I'm probably just missing something obvious, but I haven't found a way to match a regular expression against only part of a string, in particular only past a certain point of a string, as a way of finding successive matches. Of course, one could do a match against a string, take the substring past that match and do a match against the substring, and so on, to find all of the matches for the string, but that could be very expensive for very large strings.
I'm aware of the String.scan method, but that doesn't work for me because it doesn't return MatchData instances.
What I want is just something like regexp.match(string, n), where the regexp starts looking for a match at or after position n in the string.
I don't know of anything obvious, but I would probably do something a
little more like:
class String
def match_each(exp)
str = self
while md = str.match(exp)
yield md
str = md.post_match
end
end
end
foo = "foo bar foo bar foo"
foo.match_each /[oa][or]/ do |md|
puts "Found: #{md}"
end
# pth
···
On 6/2/07, Kenneth McDonald <kenneth.m.mcdonald@sbcglobal.net> wrote:
I'm probably just missing something obvious, but I haven't found a way
to match a regular expression against only part of a string, in
particular only past a certain point of a string, as a way of finding
successive matches.

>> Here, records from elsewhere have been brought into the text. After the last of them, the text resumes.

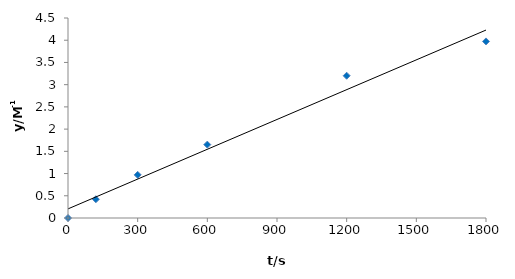
| Category | Series 0 |
|---|---|
| 0.0 | 0 |
| 120.0 | 0.422 |
| 300.0 | 0.971 |
| 600.0 | 1.651 |
| 1200.0 | 3.201 |
| 1800.0 | 3.973 |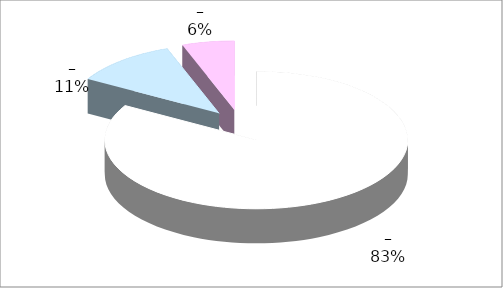
| Category | Series 0 |
|---|---|
| 0 | 15 |
| 1 | 2 |
| 2 | 1 |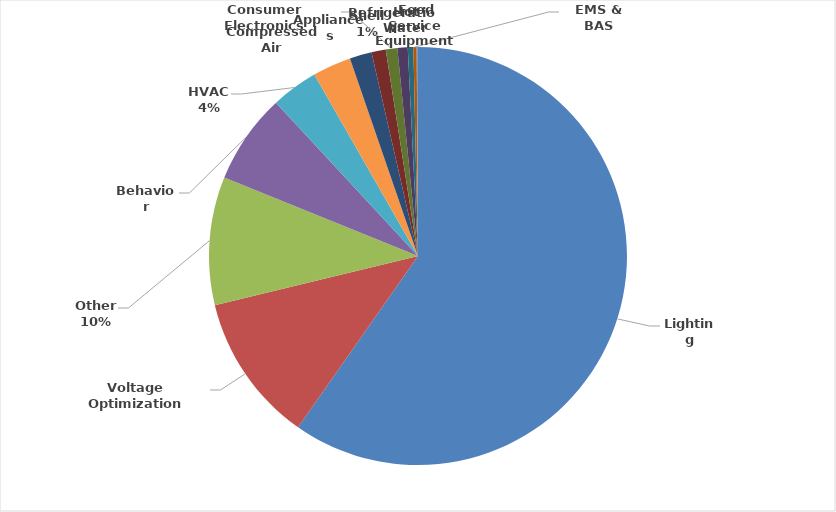
| Category | Series 0 |
|---|---|
| Lighting | 934922945 |
| Voltage Optimization | 179982384 |
| Other | 154960629 |
| Behavior | 109384787 |
| HVAC | 56750104.76 |
| Compressed Air | 46726045 |
| Appliances | 26699666.09 |
| Shell | 17287249 |
| Consumer Electronics | 13967553 |
| Refrigeration | 12440197 |
| Hot Water | 6760247 |
| EMS & BAS | 3941749 |
| Food Service Equipment | 1559223 |

Of course, one could do a match against a string,
take the substring past that match and do a match against the substring,
and so on, to find all of the matches for the string, but that could be
very expensive for very large strings.
I'm aware of the String.scan method, but that doesn't work for me
because it doesn't return MatchData instances.
What I want is just something like regexp.match(string, n), where the
regexp starts looking for a match at or after position n in the string.
I'm probably just missing something obvious, but I haven't found a way
to match a regular expression against only part of a string, in
particular only past a certain point of a string, as a way of finding
successive matches. Of course, one could do a match against a string,
take the substring past that match and do a match against the substring,
and so on, to find all of the matches for the string, but that could be
very expensive for very large strings.
I'm aware of the String.scan method, but that doesn't work for me
because it doesn't return MatchData instances.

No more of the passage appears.